Based on the ARIMA modeling results, no significant trend component was detected in the dataset. This is likely due to the relatively short data period, consisting of only 12 monthly observations.
Forecast decided using ARIMA (0,0,0)
model = ARIMA(daily_clicks, order=(0, 0, 0))
model_fit = model.fit()
forecast = model_fit.forecast(steps=9)
The result of forecast by using Model ARIMA (0,0,0)
Date | Predicted Mean |
---|---|
2025-01-01 | 2693.601056 |
2025-01-02 | 2693.601056 |
2025-01-03 | 2693.601056 |
2025-01-04 | 2693.601056 |
2025-01-05 | 2693.601056 |
2025-01-06 | 2693.601056 |
2025-01-07 | 2693.601056 |
2025-01-08 | 2693.601056 |
2025-01-09 | 2693.601056 |
forecast_index = pd.date_range(start=daily_clicks.index[-1] + pd.Timedelta(days=1), periods=9, freq='D')
plt.figure(figsize=(12, 5))
plt.plot(daily_clicks.index, daily_clicks, label='Actual')
plt.plot(forecast_index, forecast, label='Forecast', marker='o', linestyle='--', color='orange')
plt.title('Daily Clicks Forecast')
plt.xlabel('Date')
plt.ylabel('Clicks')
plt.legend()
plt.grid(True)
plt.tight_layout()
plt.show()
The result of plot with actual data and predicted by using Model ARIMA (0,0,0)
For more accurate trend detection in time series analysis, it is generally recommended to use datasets with at least 24 or more observations to capture potential long-term trends or seasonal patterns.
Alternatively, employing other models such as SARIMA or Prophet would be more suitable for identifying trend and seasonality components, especially in datasets expected to have recurring patterns or long-term directional movements.
5. Behaviour Funnel
I have data for behaviour funnel, using impressions, clicks, leads, and transaction
Impressions: 18235179
Clicks: 985858 (CTR: 5.41%)
Leads: 985858 (Lead Conversion: 100.00%)
Purchases: 1132881 (Purchase Conversion: 114.91%)
and the funnel will show as this
The significant gap between impressions and clicks indicates an opportunity for improvement.
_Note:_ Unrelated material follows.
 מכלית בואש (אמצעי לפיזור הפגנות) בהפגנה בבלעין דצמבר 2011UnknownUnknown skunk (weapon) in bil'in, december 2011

To increase engagement, we should create more interactive ads that truly resonate with the audience—ads that reflect their interests and follow current trends.
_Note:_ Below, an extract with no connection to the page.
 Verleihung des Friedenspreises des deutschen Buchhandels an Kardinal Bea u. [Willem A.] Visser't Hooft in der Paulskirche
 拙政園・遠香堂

For example, if our product targets Gen Z, the ad content must align with trends popular among this group. Additionally, fine-tuning ad settings such as age, gender, and other demographics will help us reach the right customers more effectively.
By tailoring both the creative content and the targeting settings, we can increase click-through rates and ultimately generate more leads.